ONTAP Discussions

Huge CIFS snapshots after dedupe

acistmedical
19,193 Views

Somehow our CIFS snapshots get huge after dedupe.

For example, if i dont run dedpue for a week, my snaps are few hundred mb each, i take them twice a day, noon and midnight.

However, when i run dedupe, it somehow increases the size of a last snap. i just run full dedupe (took 6 h), my last snap was 230mb befrore the dedupe, the same snap is now 70Gb, after the dedupe had run.

Also, if i schedule dedupe to run at 11 and then run snap at 12 the snap is way bigger than if there is no dedupe scheduled at all.

Whats going on??

The same things happens on both controllers.

BTW, im running full dedupe on another CIFS volume now and i can actually see the last snap growing as dedupe progresses. It was 124Mb before i started, then i checked it at 39% of dedupe, it was 21Gb, now at 45% of dedupe  its grew to 26Gb.

what the ???????

25 REPLIES 25

radek_kubka
18,723 Views

Yeah, unfortunately snapshots are not de-dupe-aware (yet)...

So the thing is your snapshot will normally grow by exactly as much as your de-dupe savings, because from ONTAP perspective de-duped block have changed, hence they must be protected by writing the changes to disks

Although not surprising to me, it's arguably very awkward. The only workaround I know of is to run de-dupe first on a volume with no snapshots & then take a snapshot(s). Obviously it doesn't help much if de-dupe is meant to be run regularly, not as a one off.

Anyone more knowledgeable with better current (coming?) workarounds / resolutions?

Regards,
Radek

acistmedical
18,722 Views

So does that mean that dedupe is really usless if using snaps?

Because all the data saved by dedupe will be taken by a large snap?

Also, what is file folding, would any of that help?

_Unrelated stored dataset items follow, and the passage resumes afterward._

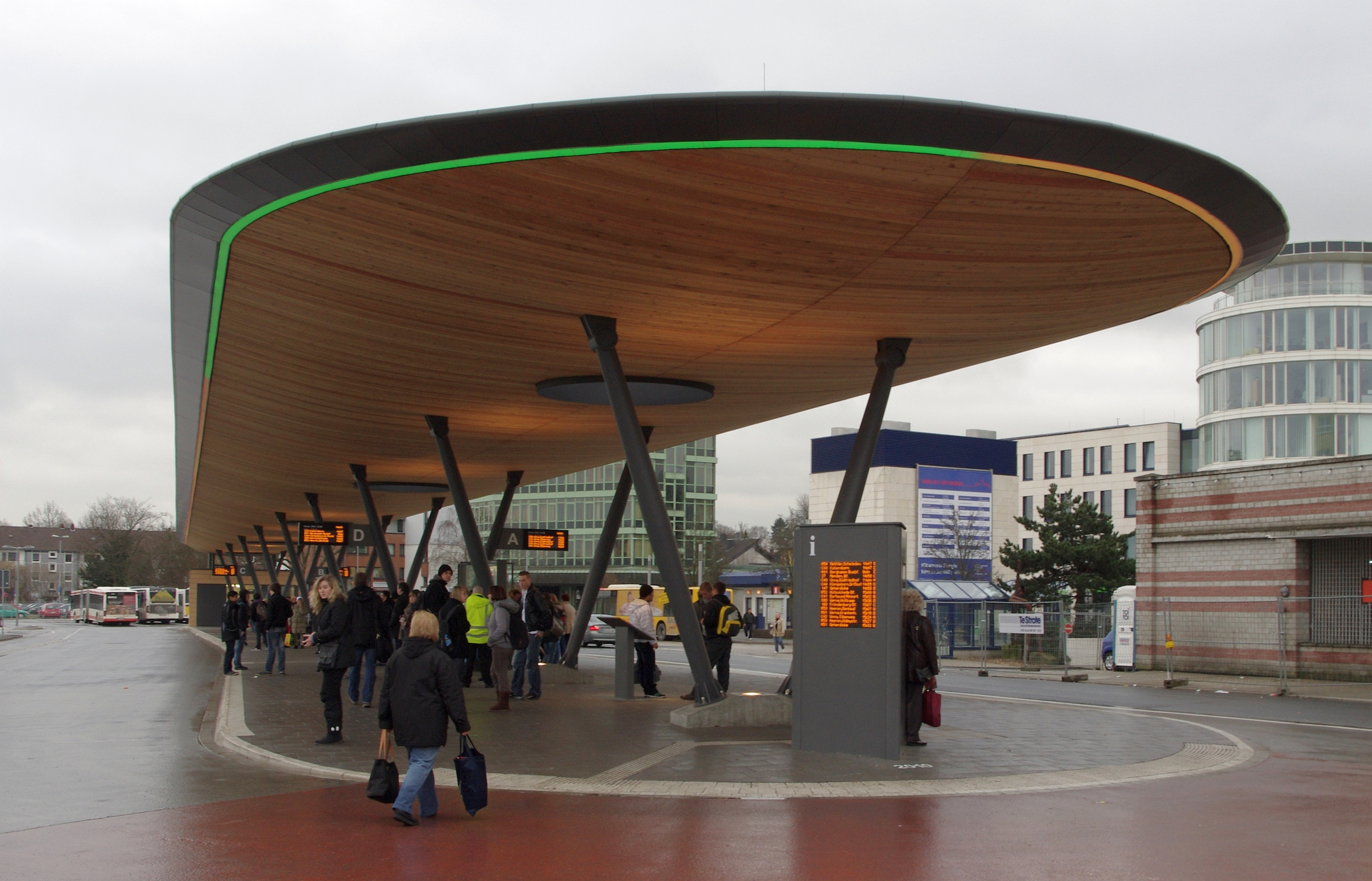 Unna, neuer Bussteig am Bahnhof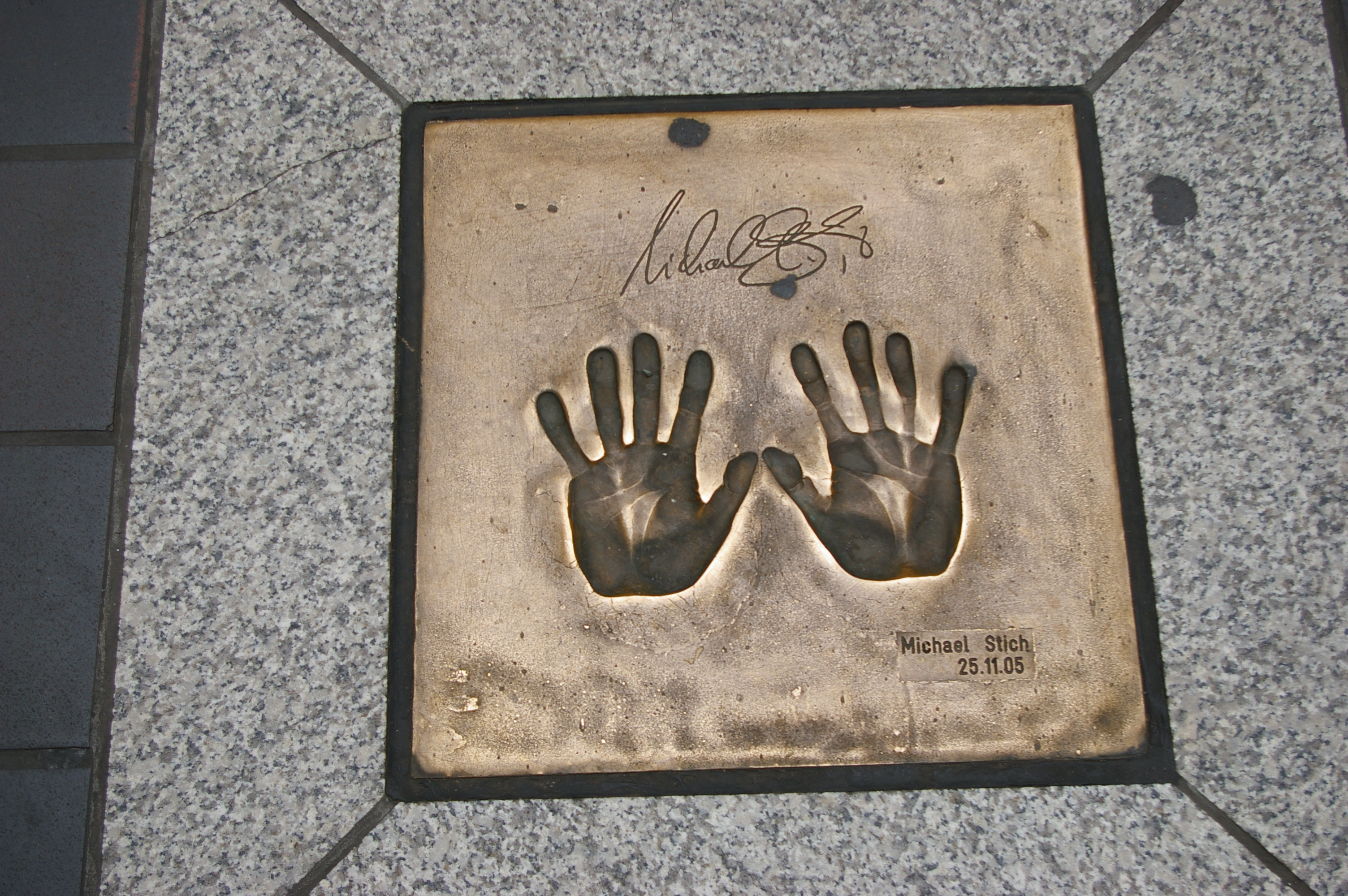 Handeabdruck in der Lloyd Passage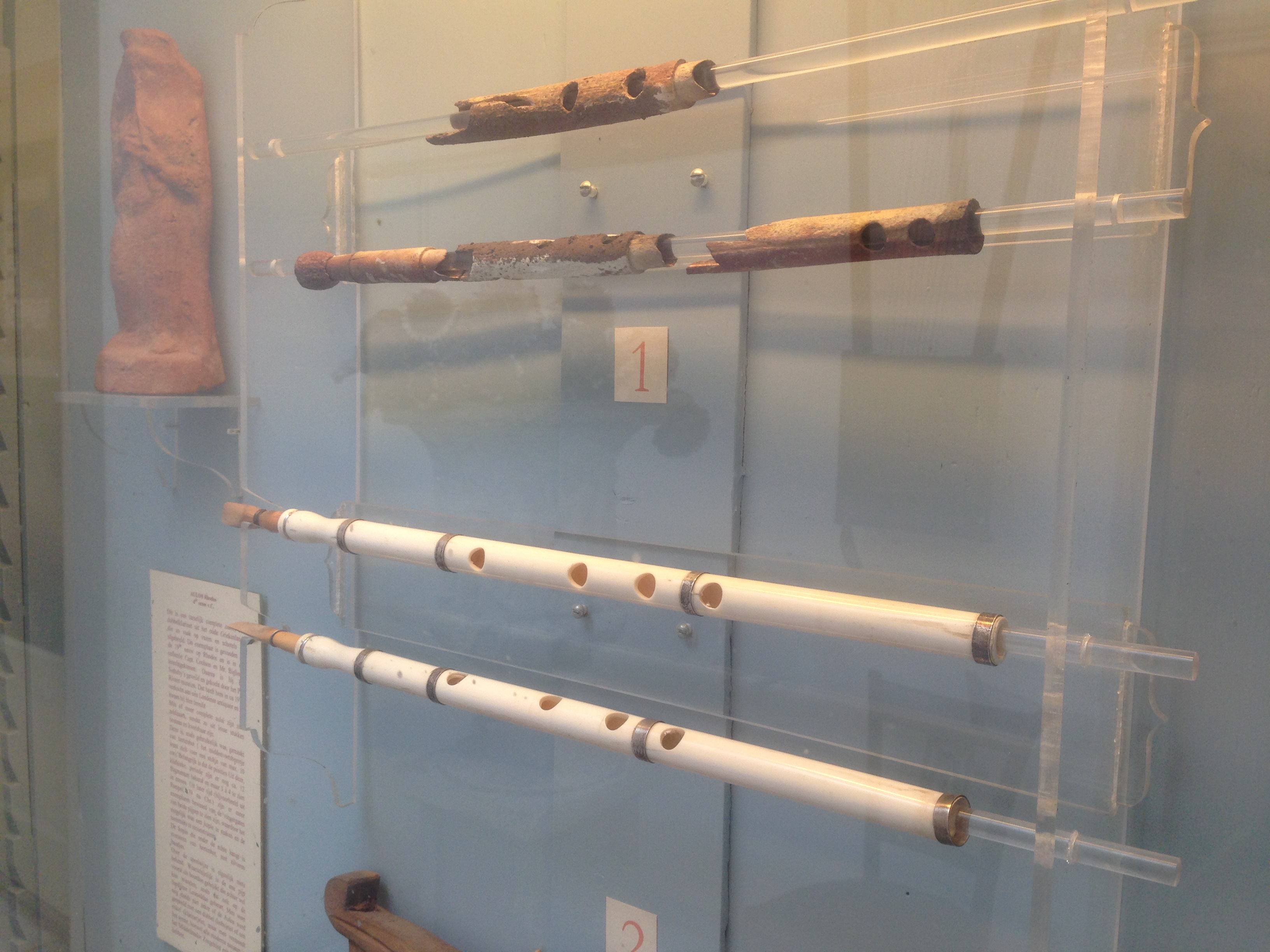 Museum Vosbergen, Eelde, Netherlands, Aulos / double schalmei, ca. 500 BC, Greece

i have found this command: options cifs.snapshot_file_folding.enable on     -    what would that do? are there any downsides, issues with using it?

Thanks

radek_kubka
18,723 Views

I am not aware of anything more complete & current than the TR-3505 (a.k.a. De-dupe Bible )

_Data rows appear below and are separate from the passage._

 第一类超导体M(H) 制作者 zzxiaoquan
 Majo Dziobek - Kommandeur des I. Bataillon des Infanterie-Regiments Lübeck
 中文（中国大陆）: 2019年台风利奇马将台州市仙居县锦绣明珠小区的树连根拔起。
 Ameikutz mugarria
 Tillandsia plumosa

http://communities.netapp.com/docs/DOC-1642

Page 20 says:

NETAPP WHITE PAPER

For deduplication to provide themost benefit when used in conjunction with Snapshot copies, the following bestpractices should be considered:

·         Run deduplication before creating new Snapshot copies.

·         Remove unnecessarySnapshot copies maintained in deduplicated volumes.

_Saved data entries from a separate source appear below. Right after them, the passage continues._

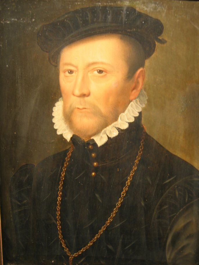 Portrait of François de Scépeaux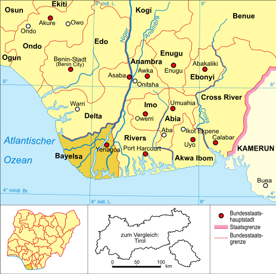 Politische Karte Nigerias (Bundesstaat Bayelsa hervorgehoben)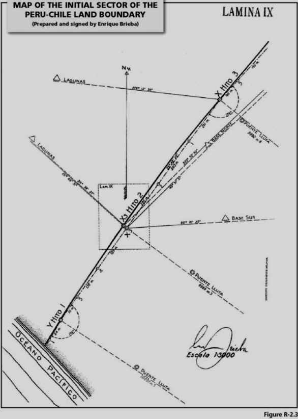 Mapa del sector inicial de la frontera entre Peru y Chile, preparado y firmado por Enrique Brieba. Documento presentado por el Gobierno del Peru ante la Corte Internacional de Justicia en la Controversia Marítima (Perú v. Chile)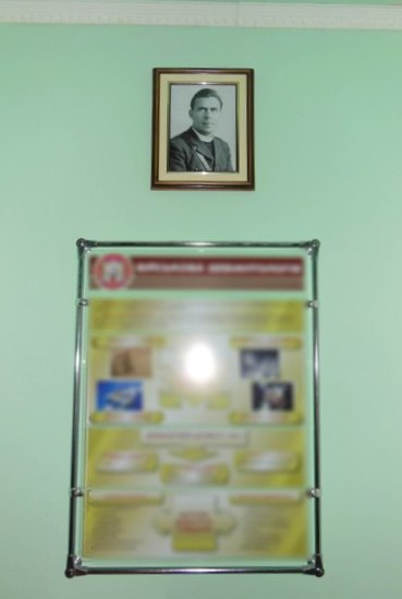 Портрет Нормана Коупленда в класі суспільно-гуманітарних дисциплін на кафедрі Морально-психологічного забезпечення діяльності військ Академії сухопутних військ у Львові.

·         If possible, reduce the retention time of Snapshot copies maintained in deduplicated volumes.

·         Schedule deduplication only after significant new data has been written to the volume.

·         Configureappropriate reserve space for the Snapshot copies.

·         If the space used by Snapshot copies grows to more than 100%, it will cause df –s to report incorrect results, because some space fromthe active file system is being taken away by Snapshot, and therefore actualsavings from deduplication aren’t reported.

·         If snap reserve is0, you should turn off the Snapshot auto-create schedule (this is the case inmost LUN deployments).

So nothing very surprising or massively helpful I am afraid...

And here is the explanation of file folding:

http://now.netapp.com/NOW/knowledge/docs/ontap/rel732_vs/html/ontap/onlinebk/GUID-8E8AEEB7-4E25-4A78-ACCB-882A91B1D61C.html

File folding describes the process of checking the data in the most recent Snapshot copy, and, if it is identical to the Snapshot copy currently being created, just referencing the previous Snapshot copy instead of taking up disk space writing the same data in the new Snapshot copy.

Without file folding everything would be only worse as multiple snaps would get ballooned, not just one!

Regards,

Radek

acistmedical
17,641 Views

Thanks for the info.

I have turned file folding on, i am also following dedupe best practices, it would be nice if they ever make possible to dedupe snaps.

Thanks

acistmedical
18,723 Views

So what will happen if i delete the large snap that grew because of the dedupe? will the previous one increase in size?

Attached is my snap pic, the 2nd from the top is the snap that increased in size after the dedupe, can i delete it without  making another one grow?

radek_kubka
18,723 Views

So what will happen if i delete the large snap that grew because of the dedupe? will the previous one increase in size?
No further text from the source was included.